The specific epithet concolor means "all one color", and refers to the leaves being glaucous both above and below.

== Distribution ==
This tree is native to the mountains of western North America from the southern Cascade Range in Oregon, south throughout California and into the Sierra de San Pedro Mártir in northern Baja California, and south throughout the Colorado Plateau and southern Rocky Mountains in Utah and Colorado, and into the isolated mountain ranges of southern Arizona, New Mexico, and Northern Mexico. It naturally occurs between 900 and 3400 m above sea level.

== Ecology ==
White fir is very closely related to grand fir (Abies grandis), and intergrades with it in central Oregon. It is also suggested that all of subspecies lowiana has experienced genetic introgression from grand fir. White fir occupies a different niche than grand fir, including dryer and higher elevation sites, being more drought tolerant and having thicker, fire-resistant bark. In Mexico, it is replaced by further close relatives, Durango fir (A. durangensis) and Mexican fir (A. mexicana).

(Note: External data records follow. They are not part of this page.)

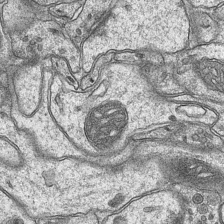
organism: Mouse
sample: CA1 Hippocampus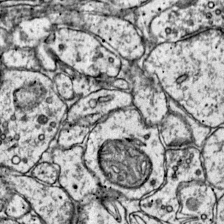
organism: Mouse
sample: Primary visual cortex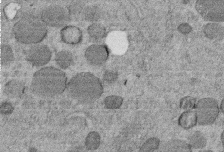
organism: C. elegans
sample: C. elegans embryo early stage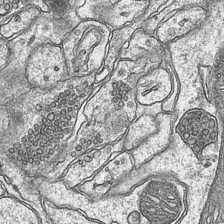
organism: Mouse
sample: CA1 Hippocampus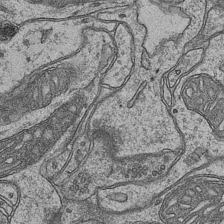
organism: Mouse
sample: CA1 Hippocampus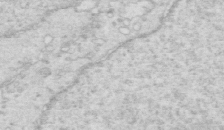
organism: Mouse
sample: Multiciliated cells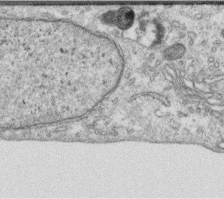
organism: Human
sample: Centriole in RPE cells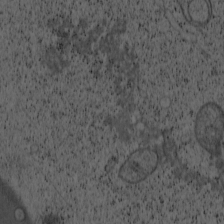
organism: African green monkey
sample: COS-7 cells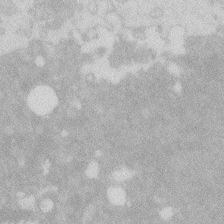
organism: Zebrafish
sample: Macrophage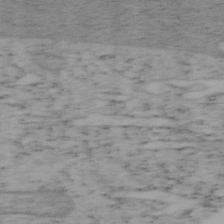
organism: Mouse
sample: OT-I killer T cells with ID8 ovarian cancer cells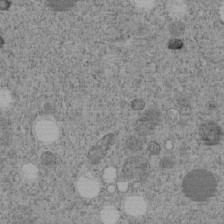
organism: C. elegans
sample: C. elegans embryo early stage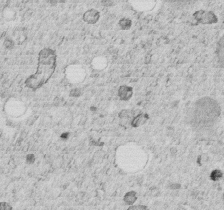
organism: C. elegans
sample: C. elegans embryo early stage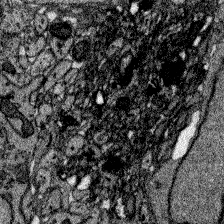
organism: Zebrafish
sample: Larval olfactory bulb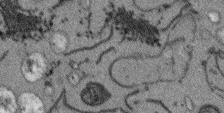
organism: Arabidopsis thaliana
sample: Root tip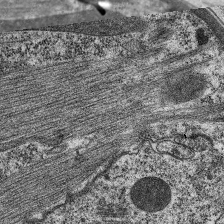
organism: C. elegans
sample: Pharynx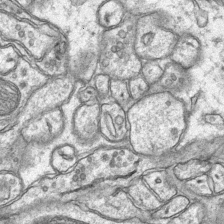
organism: Mouse
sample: CA1 Hippocampus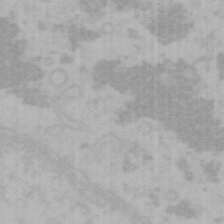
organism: Mouse
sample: Choroid plexus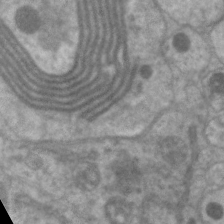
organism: C. elegans
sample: Pharynx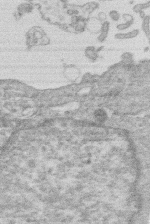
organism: Human
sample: Macrophage cells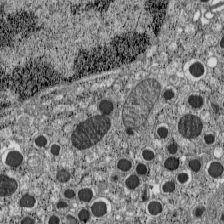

Like grand fir, white fir is more shade tolerant than Douglas fir, but less so than western hemlock and western redcedar. White fir is a climax species, which means the forest has reached complex maturity in forest succession in western coniferous forests of the U.S. White fir and yellow pine (ponderosa pine/Jeffrey pine) have co-existed for millennia in old growth forests throughout their range. In the presence of logging of large diameter trees and exclusion of cleansing wildfires, young trees have become abundant over the past two centuries. White fir had been regarded as a pest in the past by those in the lumber industry, but this opinion has changed. White fir is now one of the most important of all commercial softwoods according to the Western Wood Products Association.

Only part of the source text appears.